Rabbit owners are advised to be cautious as there have been more confirmed cases of rabbit haemorrhagic disease. (News Bulletin file photo)

Rabbit owners are advised to be cautious as there have been more confirmed cases of rabbit haemorrhagic disease. (News Bulletin file photo)

Province warning rabbit owners after confirmed cases of deadly virus

Testing confirmed feral rabbits in Nanaimo and Delta had died from rabbit hemorrhagic disease

The Ministry of Forests, Lands, Natural Resource Operations and Rural Development is warning rabbit owners in B.C. to take precautions in the wake of a highly infectious bunny virus on central Vancouver Island and parts of the Lower Mainland.

“While there is no threat to humans, and in addition to rabbit owners taking precautions, the public is advised not to move domestic rabbits into the wild at any time,” reads a March 21 press release from the ministry.

“As well, rabbit owners should take precautions when disposing of any rabbit remains.”

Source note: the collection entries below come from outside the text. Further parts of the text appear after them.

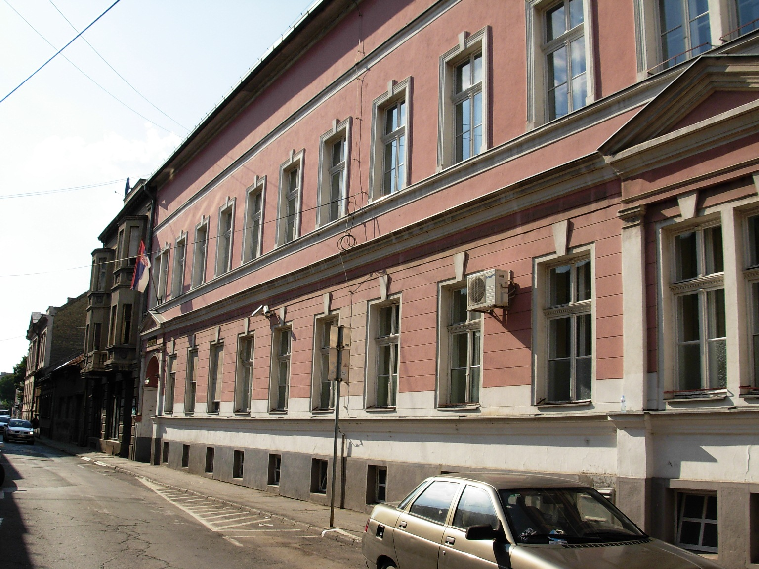 Gimnazija Svetozar Marković u Novom Sadu, avgust 2011.
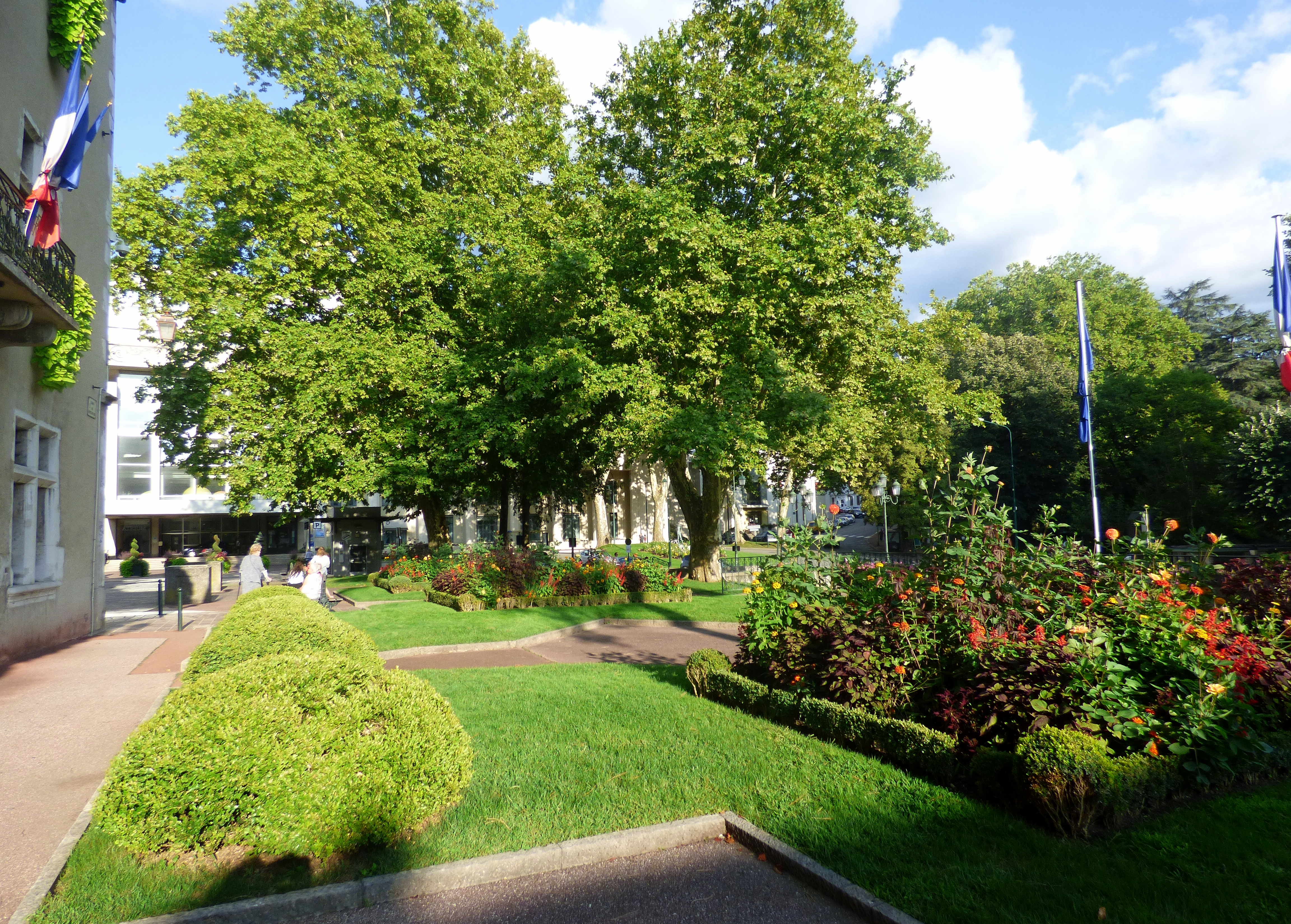 Le square de l'hôtel de ville d'Aix-les-Bains, en 2017. Vue orientée vers le sud-est.
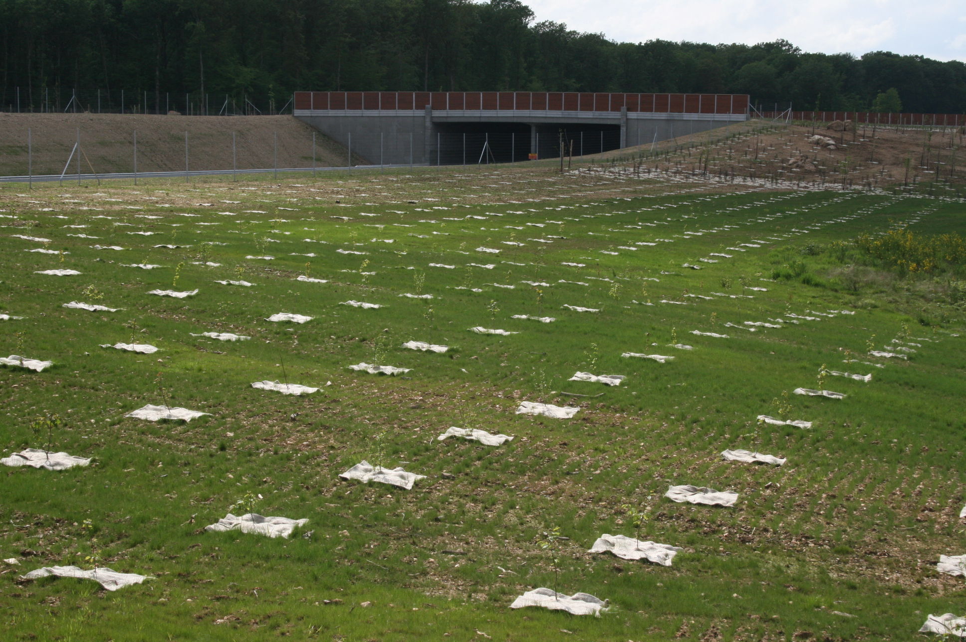 Autoroute A19 – Plantations au droit de la RD 115 - cliché du 13 mai 2009
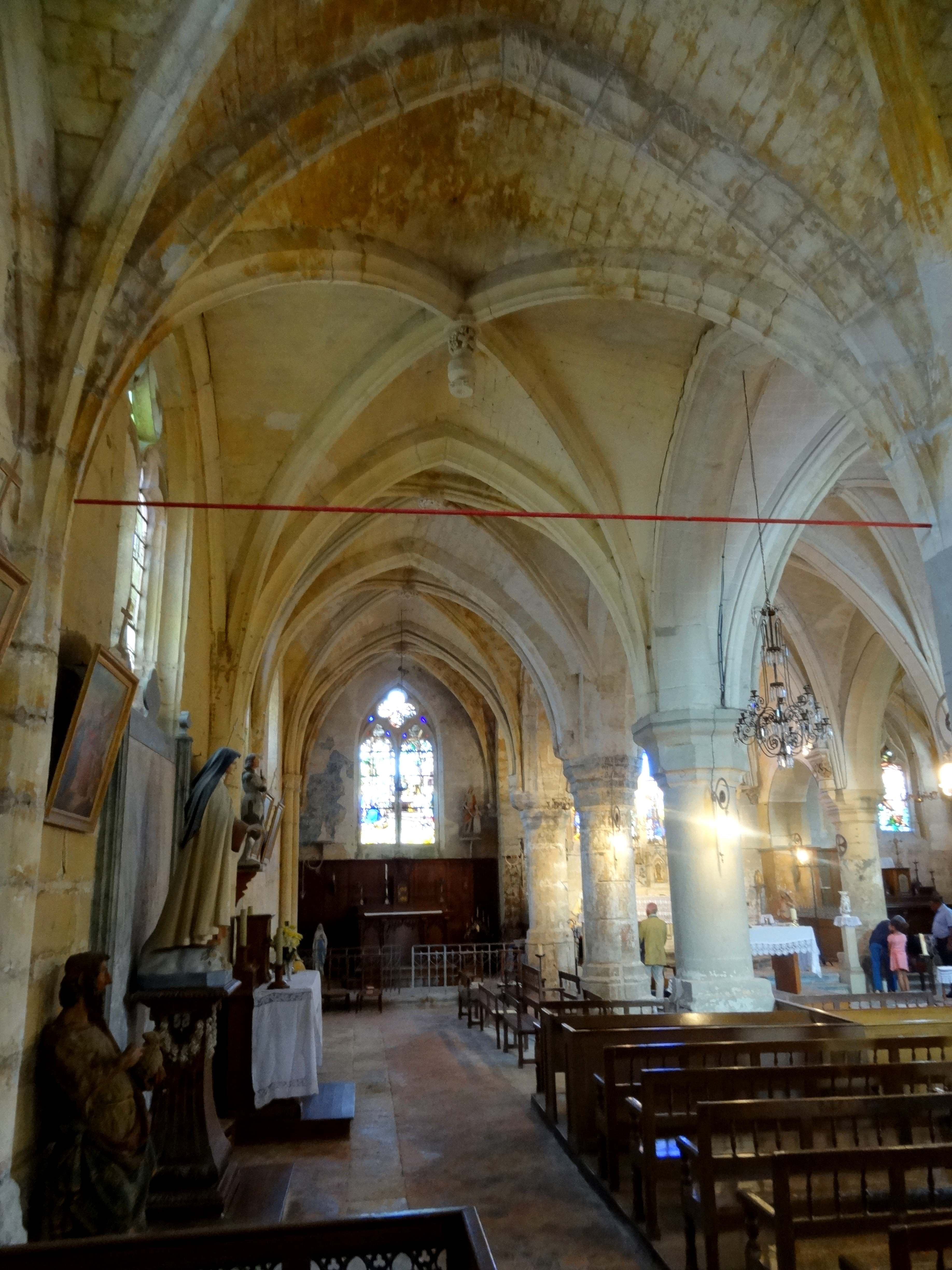 Intérieur de l'église - voir titre.
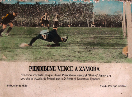 But de Piendibene réussi contre le Divin Zamora
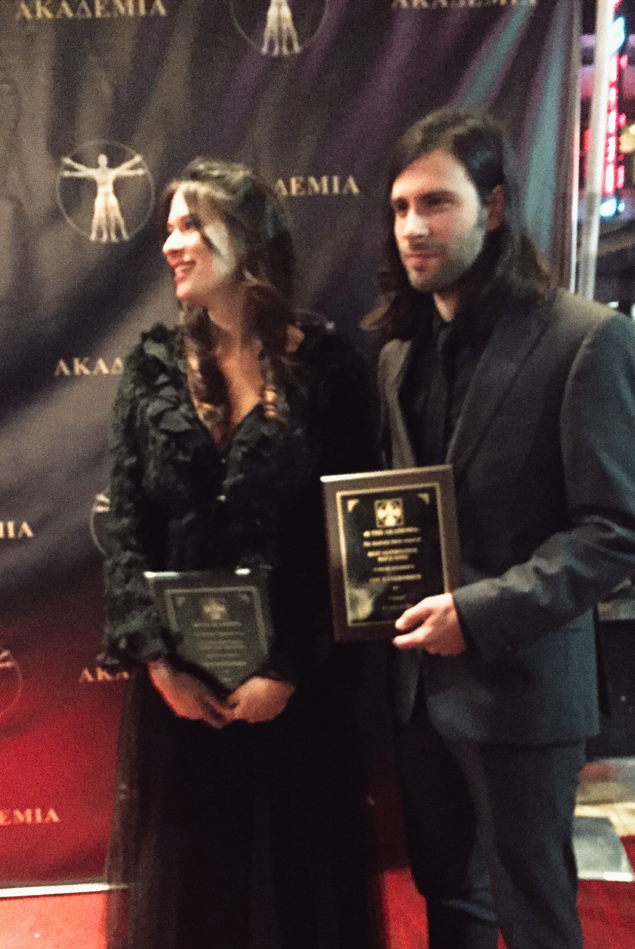 The Bankrobber Los Angeles Akademia Music Award 2017
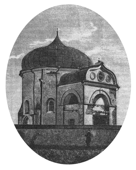 Василівська ротонда. Ліногравюра кін. 19 ст.
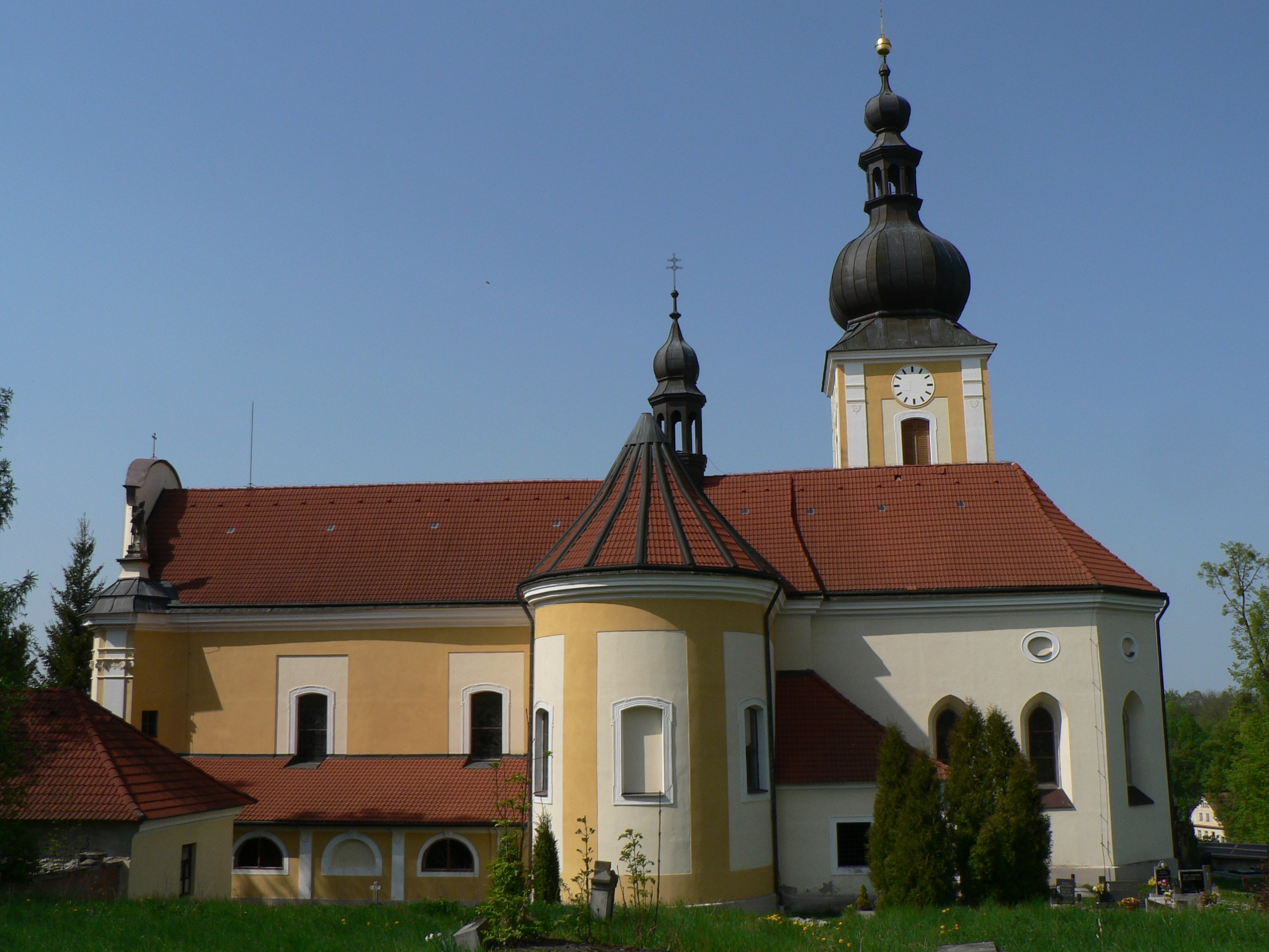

In late February, the discovery of over 300 dead feral rabbits in Nanaimo prompted an investigation into the cause of the animals’ deaths.

Read More: Rabbit owners in Nanaimo warned about deadly bunny virus

The Animal Health Centre in Abbotsford tested some of the rabbit carcasses in early March, revealing an outbreak of rabbit haemorrhagic disease on Central Vancouver Island.

Following that, a spate of dead rabbit sightings was reported in the Comox Valley, located about 100 kilometers north of Nanaimo. Testing is being done on those rabbits to see if they died of the same virus.

Read More: Dead rabbits found at Comox Valley Exhibition Grounds stoke concerns aboutNanaimo virus

The virus was also discovered in Delta.

According to the ministry, the virus causes hemorrhages by affecting the rabbits’ blood vessels, while attacking the liver and other organs.

“Rabbit haemorrhagic disease is an extremely infectious and lethal disease of rabbits,” reads the ministry’s press release. “[This] is the third confirmed diagnosis of this virus in Canada and the first in B.C.”

The ministry suggests rabbit owners monitor their rabbits daily for signs of illness and to contact their veterinarian if they have any concerns.

The virus only affects European rabbits and is not known to affect rabbits native to North America, according to the ministry’s wildlife veterinarians. The virus does not affect other animals, including cats and dogs.

Despite the outbreak, B.C. wildlife veterinarian Helen Schwantje said the government is not considering any population controls to mitigate the virus.

“Ethically, this is not something I would ever do,” she said. “As a provincial government employee, I can’t take that kind of a step without major consultation with the public, with many different groups and it’s not something ethically I would ever do.”

Rabbit owners who want more information about how to keep their pets safe can consult with their veterinarian, or review an SPCA fact sheet on rabbit hemorrhagic disease at bit.ly/2GQstU5

The BC SPCA has temporarily suspended intake of rabbits into all Island shelters until the extent of the outbreak of the virus is known.